Step 2: Describe specific behavior. Don't attempt to guess at the motivation for the behavior. Discuss the actual behavior you saw, heard, or read. You cannot see someone being lazy or having a poor attitude or being mean. You can't!! You can see them being 15 minutes late 3 of the past 5 meetings. You can see a scout push another scout. Tell them what you saw, heard or read, not what you concluded from their actions. Avoid labels. Ineffective: "I'm tired of you bullying other scouts. Quit being so mean!" More Effective: "Jack, when you start talking, when others are in mid-sentence; when you make comments about people being “stupid”; Key words: "When you...”

Step 3: Describe the impact of behavior Most people understand that actions have consequences. Sometimes people are aware of their actions' consequences and sometimes they are not. Sometimes they are genuinely unaware of negative repercussions. Remember that no one ever acts in a way that they believe is irrational: their behavior always makes sense to them. Once you have described what you observed, tell them what you felt or what impact it had on you and/or the group. Ineffective: "How come you can't get your paperwork on your Eagle project finished?" More Effective: "Jack, when you start talking, when others are in mid-sentence; here's what happens, the other person feels like what they were saying, wasn’t worth listening to.” Key words: "Here's what happens..."

Step Four: Discuss next steps With positive feedback, reinforce the continuation of the sought after behavior. Being explicit that you want it to continue increases the chances that it will be continued. To prevent people from dismissing the feedback, ask a question that gets them thinking about the behavior. When the feedback is corrective, and the recipient has verified that they understand what they did and its impact, it is time to work out how to change the behavior in the future. The recipient must really own their efforts.

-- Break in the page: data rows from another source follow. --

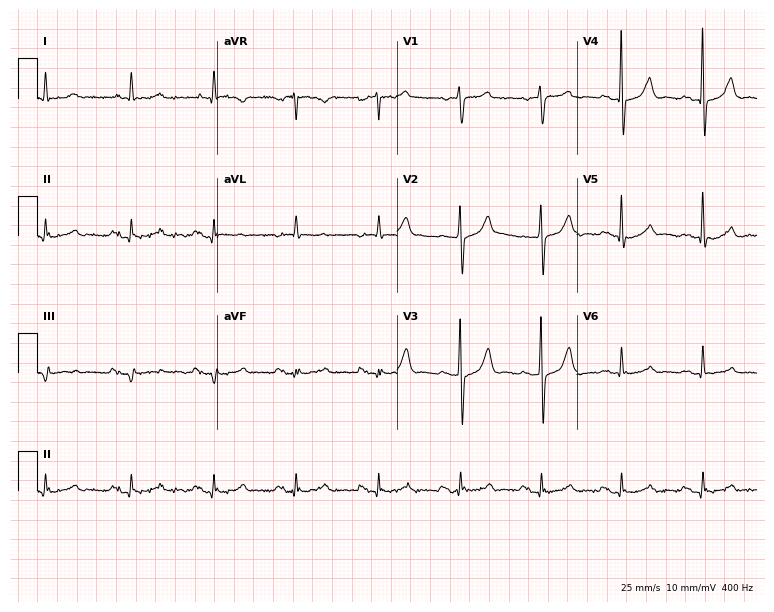
Resting 12-lead electrocardiogram. Patient: a 66-year-old man. Read as a normal ECG.
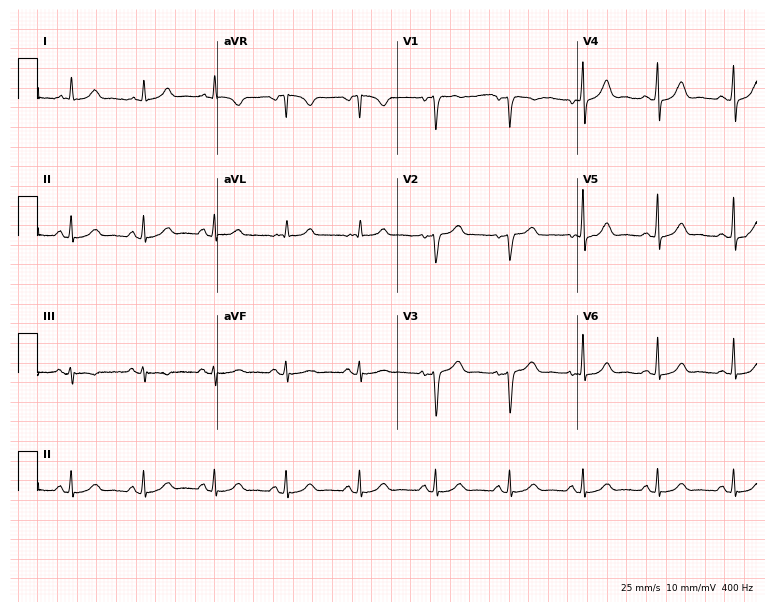
12-lead ECG (7.3-second recording at 400 Hz) from a 47-year-old female. Labelled as a normal ECG.
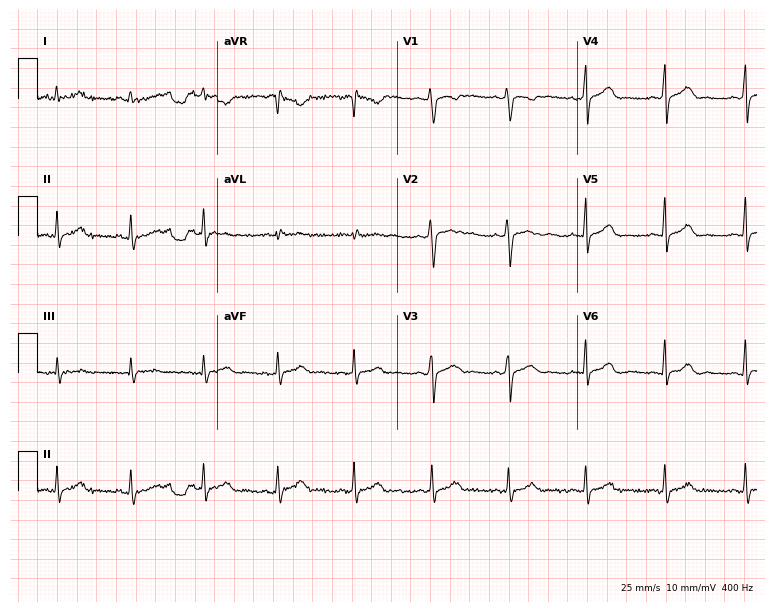
12-lead ECG from a 27-year-old male patient (7.3-second recording at 400 Hz). No first-degree AV block, right bundle branch block, left bundle branch block, sinus bradycardia, atrial fibrillation or sinus tachycardia recorded for this tracing. Other findings, if any, are not listed.
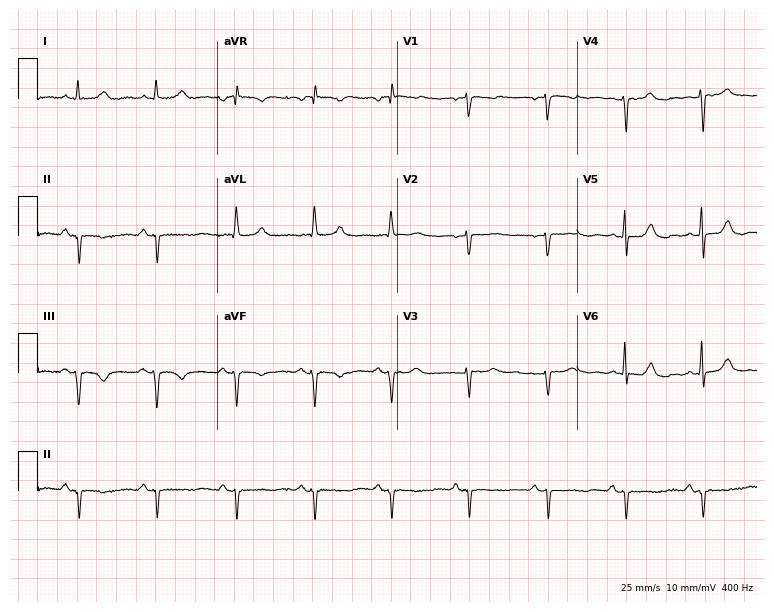
Electrocardiogram (7.3-second recording at 400 Hz), a female, 69 years old. Of the six screened findings (first-degree AV block, right bundle branch block, left bundle branch block, sinus bradycardia, atrial fibrillation, sinus tachycardia), none is recorded. Other findings, if any, are not listed.
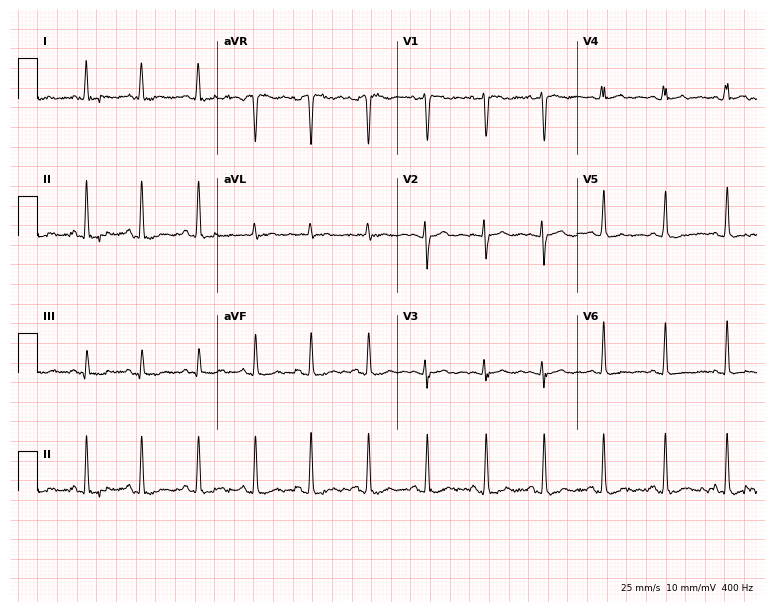
12-lead ECG from a 22-year-old female (7.3-second recording at 400 Hz). Shows sinus tachycardia (a sinus rate of 100 beats per minute or more).
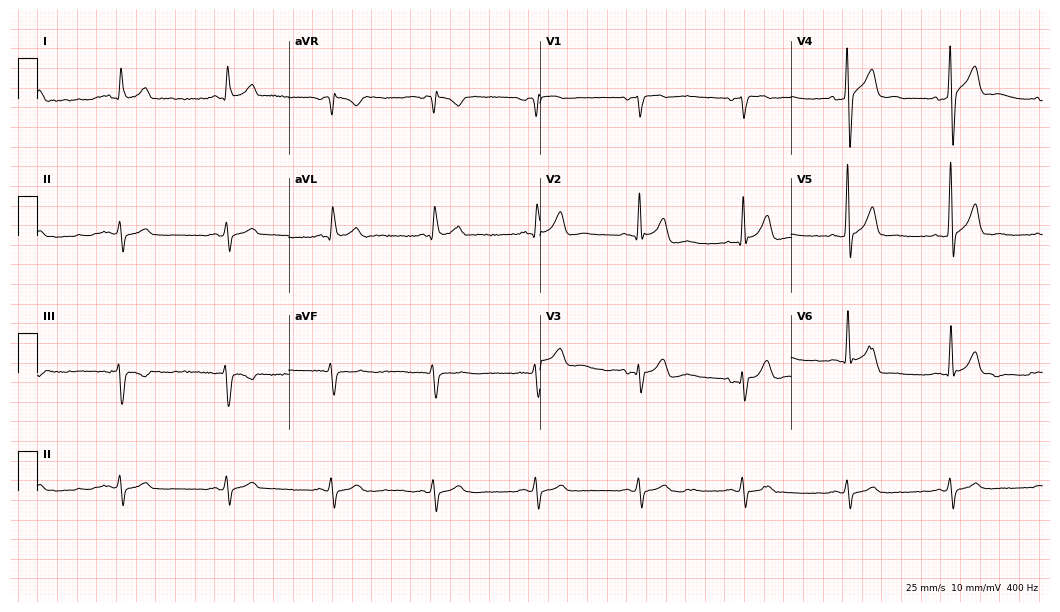
Electrocardiogram (10.2-second recording at 400 Hz), a male patient, 46 years old. Of the six screened findings (first-degree AV block, right bundle branch block, left bundle branch block, sinus bradycardia, atrial fibrillation, sinus tachycardia), none is recorded.
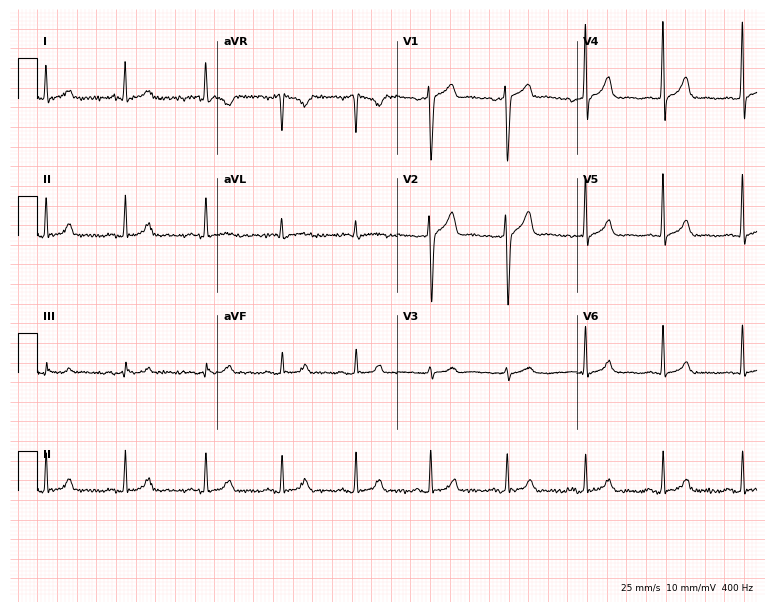
Standard 12-lead ECG recorded from a man, 29 years old (7.3-second recording at 400 Hz). Read as a normal ECG.
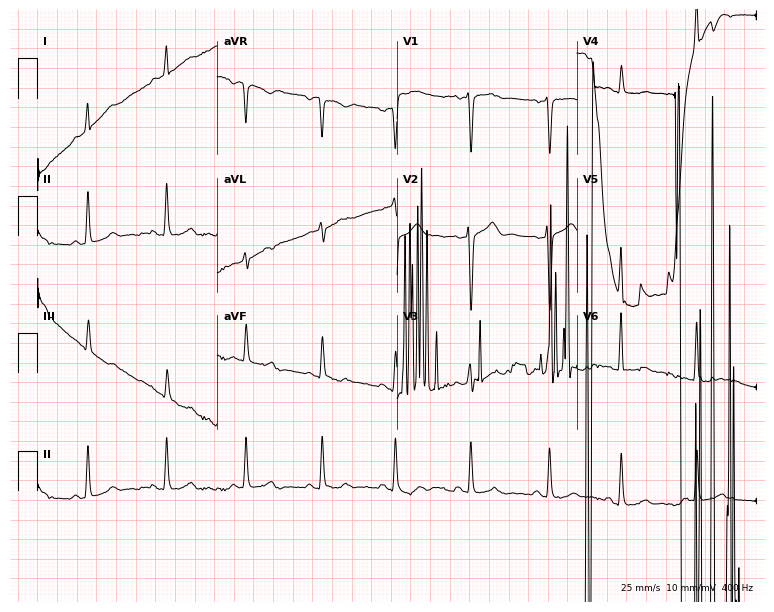
Resting 12-lead electrocardiogram. Patient: a man, 30 years old. None of these six findings is recorded: first-degree AV block, right bundle branch block (RBBB), left bundle branch block (LBBB), sinus bradycardia, atrial fibrillation (AF), sinus tachycardia. Only these six findings were labelled.
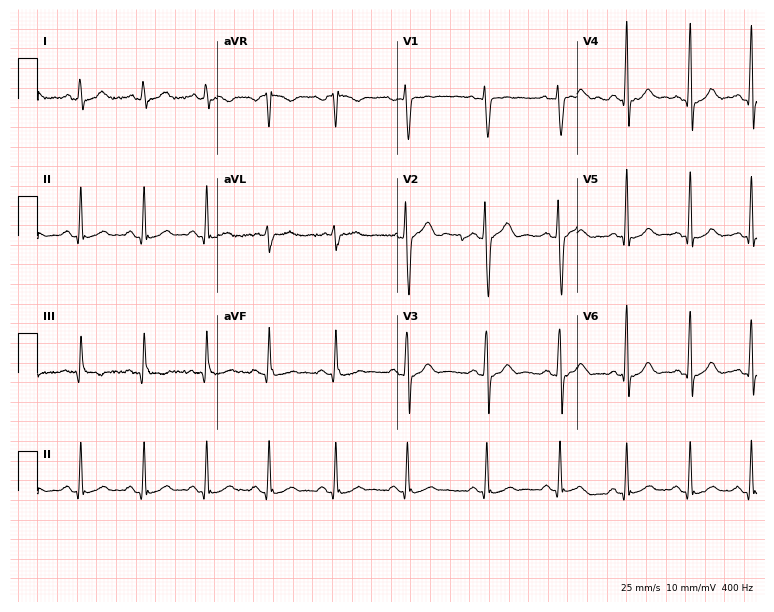
12-lead ECG (7.3-second recording at 400 Hz) from a female patient, 37 years old. Screened for six findings — first-degree AV block, right bundle branch block, left bundle branch block, sinus bradycardia, atrial fibrillation, sinus tachycardia — none is recorded. Other findings, if any, are not listed.
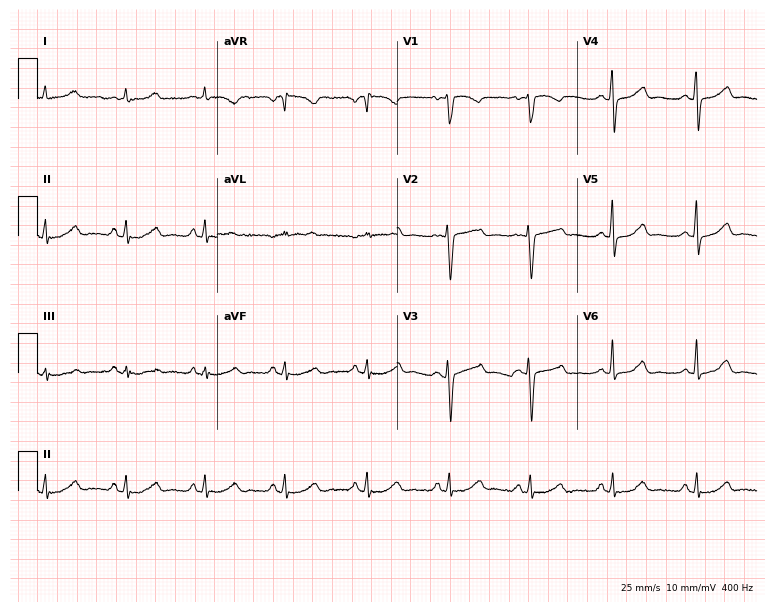
12-lead ECG from a female patient, 44 years old. Labelled as a normal ECG.
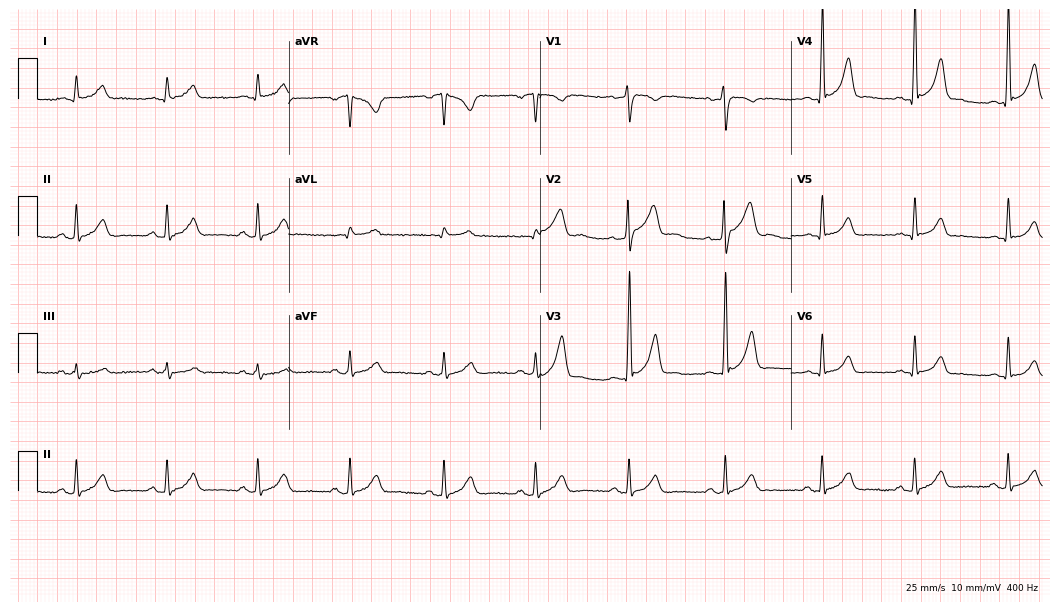
12-lead ECG from a male patient, 33 years old. Recorded interpretation: within normal limits.

If you simply impose a change, they will be less likely to enact the change. Ask open-ended questions to start this process, such as: "What do you think you can do in this area?" "How should we approach this?" Ineffective: "So what you need to do, Jack, is control your temper." More Effective: "What can you do about this? How can I help you?" "Any thoughts on how you can eliminate this minor issue?" Key words: "What can you do about this?"

Summary 1. Ask 2. Describe the behavior 3. Describe the impact of the behavior 4. Discuss next steps

Feel, Felt, Found How you can help the Scout know you understand: With these words you can help them understand that you are there for them and that their feelings matter. “In this type of situation I understand how you feel.” “When I was your age I have felt just as you do.” “In this type of situation I have found that it is best to handle things this way…”

LET’S PRACTICE!!! Groups of 3 Instructions: 1 Sender 1 Receiver 1 Observer Instructions: Read your card Sender begins by starting the process When finished, observer, give feedback to the sender Rotate.